Tim Caswell talked about translating the SDL Library into a Node.js extension. He claimed to not be a strong C programmer, and he accomplished quite a bit despite that limitation. This gives me hope, for if we were to similarly port Contacts to Node.js, there would be some heavy lifting in the C world to accomplish first. Guillermo Rauch live-coded an HTML messenger client from scratch, demonstrating the steps it would take to do so as well as showing of socket.io. The most impressive bit was Guillermo’s almost flawless, fast typing. It was also neat to see how little code was required to make this happen, he got it done in 20 minutes or so.

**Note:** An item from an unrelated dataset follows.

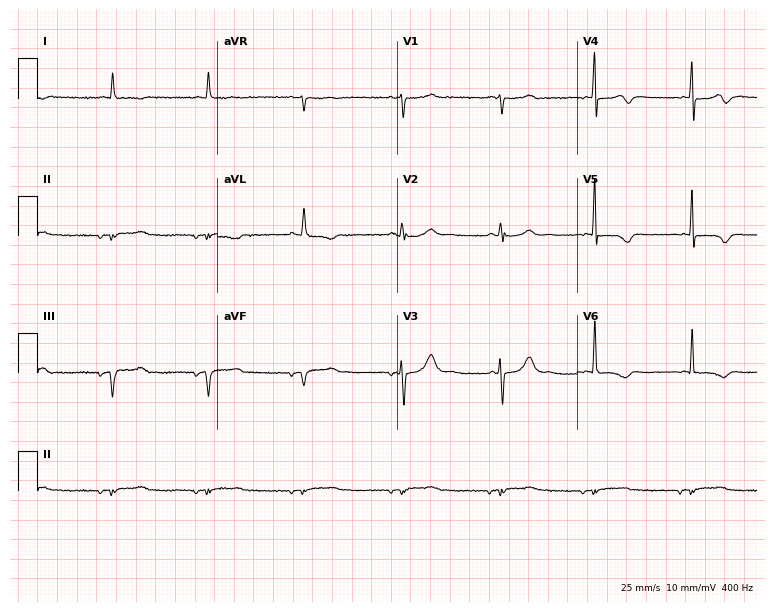
Standard 12-lead ECG recorded from a male patient, 53 years old (7.3-second recording at 400 Hz). None of these six findings is recorded: first-degree AV block, right bundle branch block, left bundle branch block, sinus bradycardia, atrial fibrillation, sinus tachycardia. Other findings, if any, are not listed.

Ryan Dahl gave a talk on porting Node.js to Windows. Apparently there has not been a release of Node.js in some time as they have been doing all of the porting work for the past few months. The new system framework is being built alongside the old Node.js system framework. If you are running the unstable branch of Node, you can try out the new code by using the --use-uv command line flag. It sounds like these guys are going through the same work the FastCGI for IIS project had to go through to port to windows (the same discussion of threads vs forks came up, at least.) Another interesting tidbit: the 3.4 version of V8 cause a 10% performance drop in Node. They feel bound to stay with the latest V8 version, and are working with the V8 team on the issue. Dahl also expects there will be a stable 0.6.0 version of Node.js in about a month.

Tom Hughes-Coucher did not talk about scaling, as the talk description might have led one to believe, but more on overall performance and benchmarking Node. For the most part he was responding to this article on Node vs Erlang performance. The really interesting thing here for me was to reduce my ignorance of the technological landscape in which Node exists. Otherwise Tom’s basic point was benchmarks are often flawed, tough to do right, and would like to see real-world use case benchmarks rather than artificial stress tests. He also stressed looking for the hot-path perf blocker for your use case. All pretty common-sense but worth-repeating type of stuff.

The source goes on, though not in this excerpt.